The practical advice for most people getting started with AI automation is to begin with a smaller, general-purpose embedding model. It covers the vast majority of use cases effectively, uses fewer resources, and provides fast results. As your applications become more sophisticated and you encounter situations where the standard model isn’t providing precise enough results, you can experiment with larger models and compare the outcomes. The beauty of this approach is that switching embedding models doesn’t require rebuilding your entire system — you simply re-embed your data with the new model and your vector database continues to work the same way, just with richer representations.
How Embeddings Fit into the Bigger Picture
Now that you understand what embeddings are and the various types available, let’s step back and see how they connect to everything you’ve learned in the previous articles. The relationship between RAG, vector databases, and embeddings forms a complete, cohesive system — and understanding how the pieces fit together is just as important as understanding each piece individually.
It starts with your raw data — the documents, policies, FAQs, product descriptions, customer records, and other content that your AI agent needs access to. This data is processed through an embedding model, which converts each piece of content into a numerical vector. Those vectors are then stored in a vector database, where they’re indexed and organized for fast similarity search.

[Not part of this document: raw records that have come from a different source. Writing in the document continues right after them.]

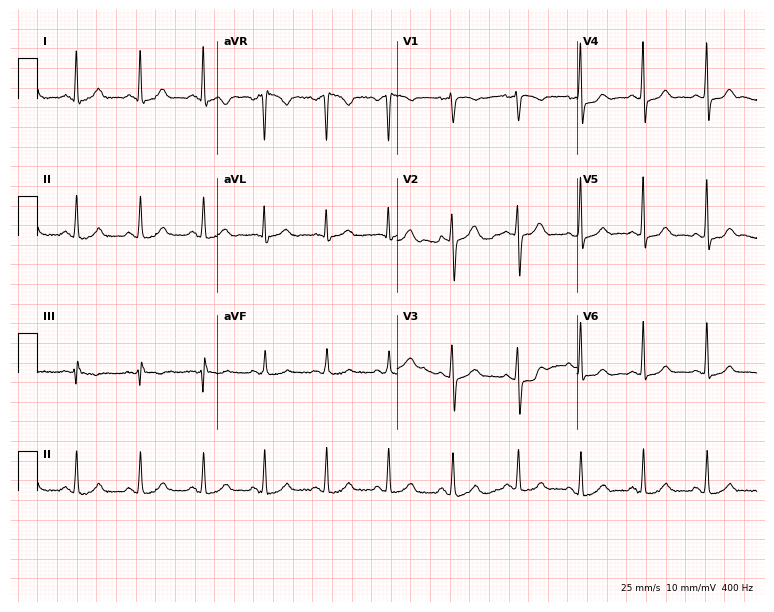
Electrocardiogram (7.3-second recording at 400 Hz), a 42-year-old female patient. Overall reading on record: normal ECG.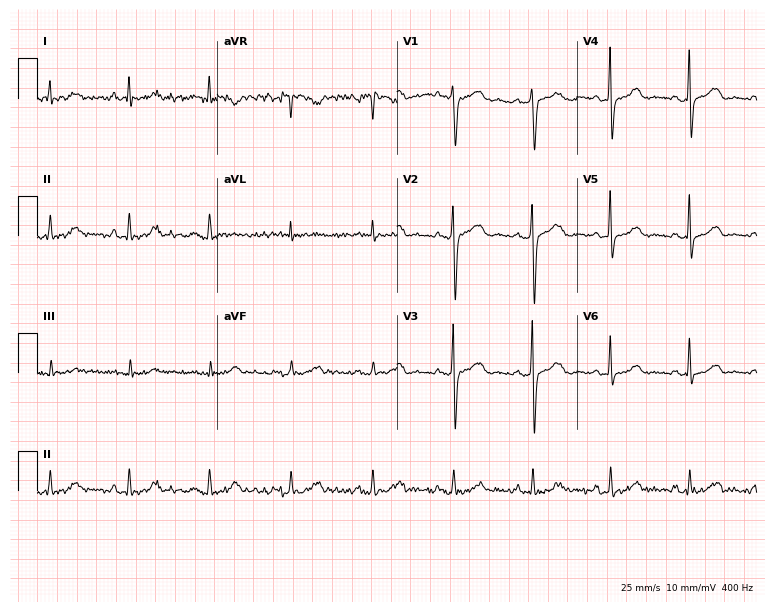
Electrocardiogram, a female patient, 62 years old. Overall reading on record: normal ECG.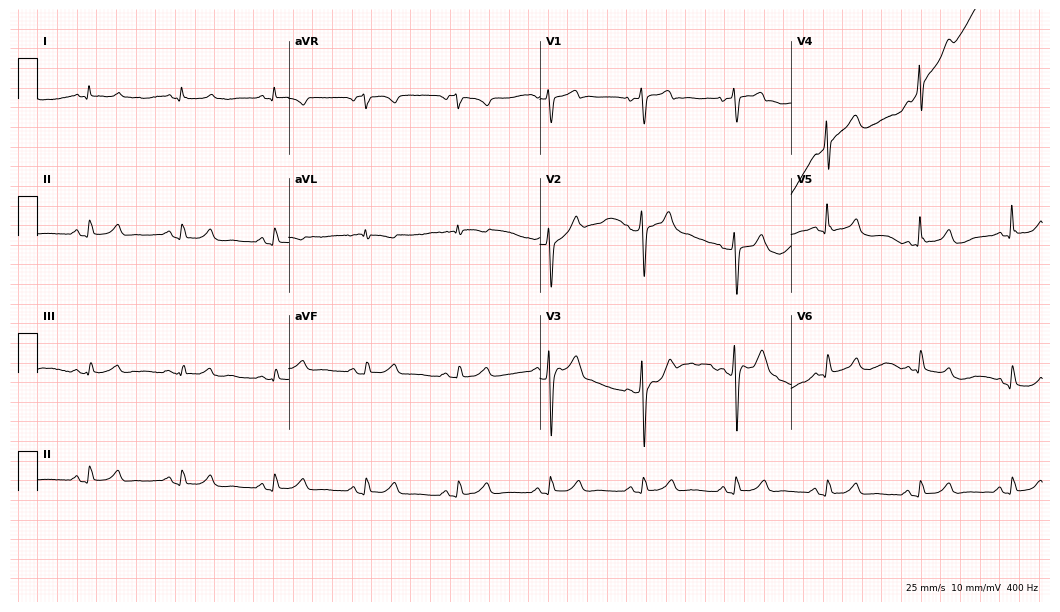
Standard 12-lead ECG recorded from a 65-year-old man. None of these six findings is recorded: first-degree AV block, right bundle branch block (RBBB), left bundle branch block (LBBB), sinus bradycardia, atrial fibrillation (AF), sinus tachycardia.

When a user sends a question to your AI agent, the question itself is also run through the same embedding model, producing a query vector. The vector database compares this query vector against all the stored vectors, finds the ones that are most similar — meaning the stored content whose meaning most closely matches the question — and returns them to the agent. The agent then uses this retrieved information, combined with its own language capabilities, to generate an accurate, grounded response. That entire process is RAG in action, and embeddings are the essential translation step at every stage that makes it work.

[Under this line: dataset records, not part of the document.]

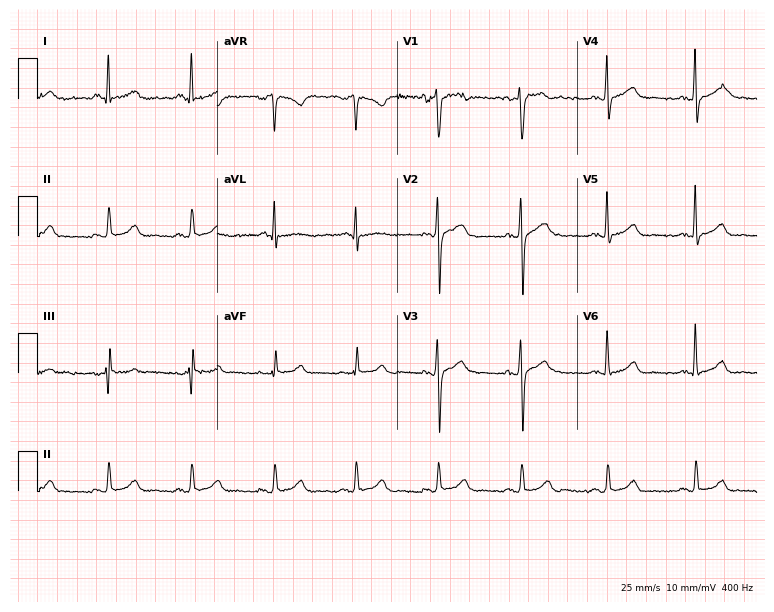
Electrocardiogram, a 47-year-old man. Overall reading on record: normal ECG.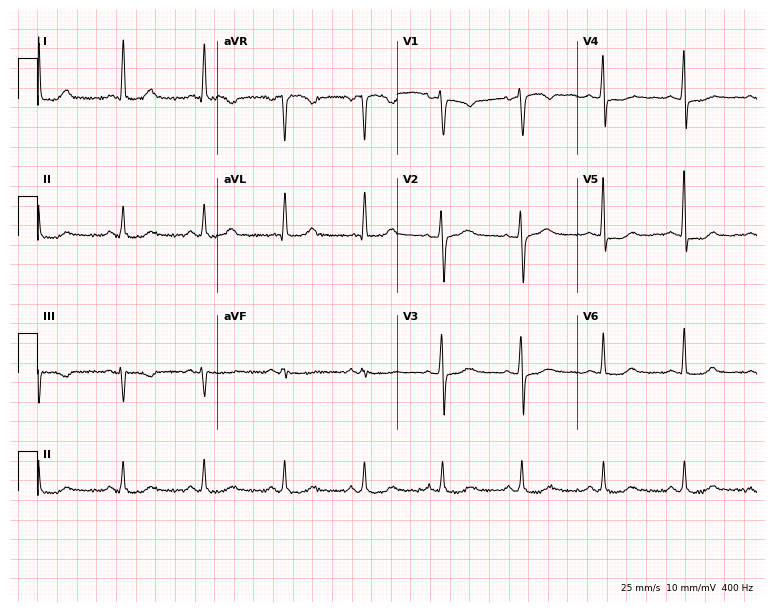
Electrocardiogram, a female, 57 years old. Of the six screened findings (first-degree AV block, right bundle branch block, left bundle branch block, sinus bradycardia, atrial fibrillation, sinus tachycardia), none is recorded. Findings outside these six are not listed.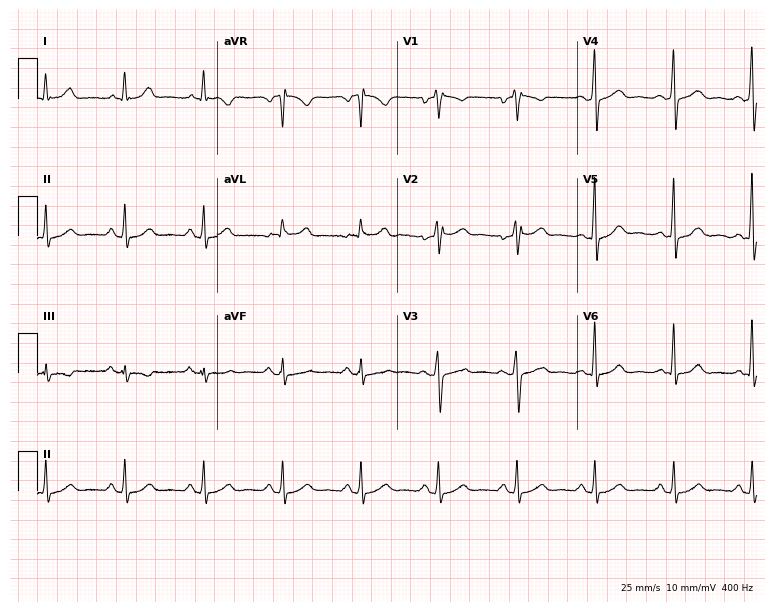
Electrocardiogram (7.3-second recording at 400 Hz), a 58-year-old male patient. Of the six screened findings (first-degree AV block, right bundle branch block, left bundle branch block, sinus bradycardia, atrial fibrillation, sinus tachycardia), none is recorded.

Without embeddings, there’s no way to get your data into a vector database. Without a vector database, there’s nowhere for your RAG system to retrieve information from. And without RAG, your AI agent is limited to whatever it learned during training — with all the gaps, blind spots, and outdated information that implies. Each component depends on the others, and together they create the foundation for truly intelligent, accurate, and trustworthy AI applications.
Vector embeddings are the invisible bridge between the world of human knowledge and the mathematical world that AI systems operate in. They take the rich complexity of text, images, audio, video, and structured data and translate it into a numerical language that preserves meaning, captures relationships, and enables the kind of intelligent search that powers modern AI automation.
You don’t need to understand every mathematical detail behind how embedding models work — what matters is that you understand the concept, you know which types of embeddings exist for different data types, and you can make informed decisions about which embedding model to use for your specific applications. Start with the basics, choose a reliable model, and refine as your needs evolve. With that foundation in place, you’re equipped to build AI systems that can access, search through, and reason about virtually any kind of information — and that’s what gives your agents the knowledge and accuracy they need to deliver real value.